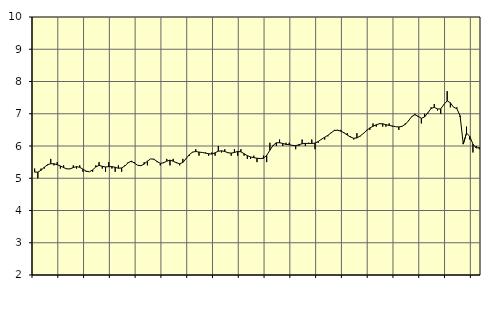
| Category | Piggar | Personliga och kulturella tjänster, SNI 90-981 |
|---|---|---|
| nan | 5.3 | 5.19 |
| 87.0 | 5 | 5.19 |
| 87.0 | 5.3 | 5.25 |
| 87.0 | 5.3 | 5.34 |
| nan | 5.4 | 5.42 |
| 88.0 | 5.6 | 5.45 |
| 88.0 | 5.4 | 5.45 |
| 88.0 | 5.5 | 5.42 |
| nan | 5.3 | 5.38 |
| 89.0 | 5.4 | 5.33 |
| 89.0 | 5.3 | 5.29 |
| 89.0 | 5.3 | 5.29 |
| nan | 5.4 | 5.33 |
| 90.0 | 5.3 | 5.36 |
| 90.0 | 5.4 | 5.34 |
| 90.0 | 5.2 | 5.28 |
| nan | 5.2 | 5.22 |
| 91.0 | 5.2 | 5.2 |
| 91.0 | 5.2 | 5.26 |
| 91.0 | 5.4 | 5.35 |
| nan | 5.5 | 5.4 |
| 92.0 | 5.3 | 5.37 |
| 92.0 | 5.2 | 5.35 |
| 92.0 | 5.5 | 5.36 |
| nan | 5.3 | 5.36 |
| 93.0 | 5.2 | 5.34 |
| 93.0 | 5.4 | 5.31 |
| 93.0 | 5.2 | 5.32 |
| nan | 5.4 | 5.38 |
| 94.0 | 5.5 | 5.48 |
| 94.0 | 5.5 | 5.53 |
| 94.0 | 5.5 | 5.47 |
| nan | 5.4 | 5.4 |
| 95.0 | 5.4 | 5.39 |
| 95.0 | 5.5 | 5.44 |
| 95.0 | 5.4 | 5.53 |
| nan | 5.6 | 5.6 |
| 96.0 | 5.6 | 5.59 |
| 96.0 | 5.5 | 5.52 |
| 96.0 | 5.4 | 5.46 |
| nan | 5.5 | 5.48 |
| 97.0 | 5.6 | 5.53 |
| 97.0 | 5.4 | 5.56 |
| 97.0 | 5.6 | 5.53 |
| nan | 5.5 | 5.48 |
| 98.0 | 5.4 | 5.45 |
| 98.0 | 5.6 | 5.49 |
| 98.0 | 5.6 | 5.61 |
| nan | 5.7 | 5.73 |
| 99.0 | 5.8 | 5.81 |
| 99.0 | 5.9 | 5.83 |
| 99.0 | 5.7 | 5.81 |
| nan | 5.8 | 5.8 |
| 0.0 | 5.8 | 5.78 |
| 0.0 | 5.7 | 5.76 |
| 0.0 | 5.8 | 5.75 |
| nan | 5.7 | 5.79 |
| 1.0 | 6 | 5.84 |
| 1.0 | 5.8 | 5.85 |
| 1.0 | 5.9 | 5.83 |
| nan | 5.8 | 5.79 |
| 2.0 | 5.7 | 5.78 |
| 2.0 | 5.9 | 5.8 |
| 2.0 | 5.7 | 5.83 |
| nan | 5.9 | 5.82 |
| 3.0 | 5.7 | 5.76 |
| 3.0 | 5.6 | 5.7 |
| 3.0 | 5.6 | 5.66 |
| nan | 5.7 | 5.64 |
| 4.0 | 5.5 | 5.62 |
| 4.0 | 5.6 | 5.61 |
| 4.0 | 5.7 | 5.62 |
| nan | 5.5 | 5.71 |
| 5.0 | 6.1 | 5.87 |
| 5.0 | 6 | 6.02 |
| 5.0 | 6 | 6.1 |
| nan | 6.2 | 6.1 |
| 6.0 | 6 | 6.08 |
| 6.0 | 6.1 | 6.05 |
| 6.0 | 6.1 | 6.04 |
| nan | 6 | 6.02 |
| 7.0 | 5.9 | 6.01 |
| 7.0 | 6 | 6.04 |
| 7.0 | 6.2 | 6.07 |
| nan | 6 | 6.08 |
| 8.0 | 6.1 | 6.08 |
| 8.0 | 6.2 | 6.08 |
| 8.0 | 5.9 | 6.09 |
| nan | 6.1 | 6.14 |
| 9.0 | 6.2 | 6.21 |
| 9.0 | 6.2 | 6.27 |
| 9.0 | 6.3 | 6.33 |
| nan | 6.4 | 6.41 |
| 10.0 | 6.5 | 6.48 |
| 10.0 | 6.5 | 6.49 |
| 10.0 | 6.5 | 6.46 |
| nan | 6.4 | 6.41 |
| 11.0 | 6.4 | 6.34 |
| 11.0 | 6.3 | 6.28 |
| 11.0 | 6.2 | 6.24 |
| nan | 6.4 | 6.25 |
| 12.0 | 6.3 | 6.31 |
| 12.0 | 6.4 | 6.39 |
| 12.0 | 6.5 | 6.48 |
| nan | 6.5 | 6.56 |
| 13.0 | 6.7 | 6.61 |
| 13.0 | 6.6 | 6.66 |
| 13.0 | 6.7 | 6.69 |
| nan | 6.6 | 6.69 |
| 14.0 | 6.6 | 6.66 |
| 14.0 | 6.7 | 6.64 |
| 14.0 | 6.6 | 6.62 |
| nan | 6.6 | 6.6 |
| 15.0 | 6.5 | 6.59 |
| 15.0 | 6.6 | 6.61 |
| 15.0 | 6.7 | 6.67 |
| nan | 6.8 | 6.78 |
| 16.0 | 6.9 | 6.91 |
| 16.0 | 7 | 6.97 |
| 16.0 | 6.9 | 6.92 |
| nan | 6.7 | 6.86 |
| 17.0 | 7 | 6.9 |
| 17.0 | 7 | 7.03 |
| 17.0 | 7.2 | 7.16 |
| nan | 7.3 | 7.2 |
| 18.0 | 7.1 | 7.15 |
| 18.0 | 7 | 7.15 |
| 18.0 | 7.3 | 7.29 |
| nan | 7.7 | 7.4 |
| 19.0 | 7.2 | 7.34 |
| 19.0 | 7.2 | 7.2 |
| 19.0 | 7.2 | 7.16 |
| nan | 6.9 | 6.94 |
| 20.0 | 6.1 | 6.06 |
| 20.0 | 6.6 | 6.4 |
| 20.0 | 6.2 | 6.3 |
| nan | 5.8 | 6.06 |
| 21.0 | 6 | 5.94 |
| 21.0 | 5.9 | 5.95 |

^^^^^^^^

◆ Problem requirements ◆
Would you please write out, exactly and with no other lines, the stretch of the listing above from the line containing "6.6 | 6.62 |" through the line containing "nan | 7.3 | 7.2 |"?

◆ Solved problem ◆
| 14.0 | 6.6 | 6.62 |
| nan | 6.6 | 6.6 |
| 15.0 | 6.5 | 6.59 |
| 15.0 | 6.6 | 6.61 |
| 15.0 | 6.7 | 6.67 |
| nan | 6.8 | 6.78 |
| 16.0 | 6.9 | 6.91 |
| 16.0 | 7 | 6.97 |
| 16.0 | 6.9 | 6.92 |
| nan | 6.7 | 6.86 |
| 17.0 | 7 | 6.9 |
| 17.0 | 7 | 7.03 |
| 17.0 | 7.2 | 7.16 |
| nan | 7.3 | 7.2 |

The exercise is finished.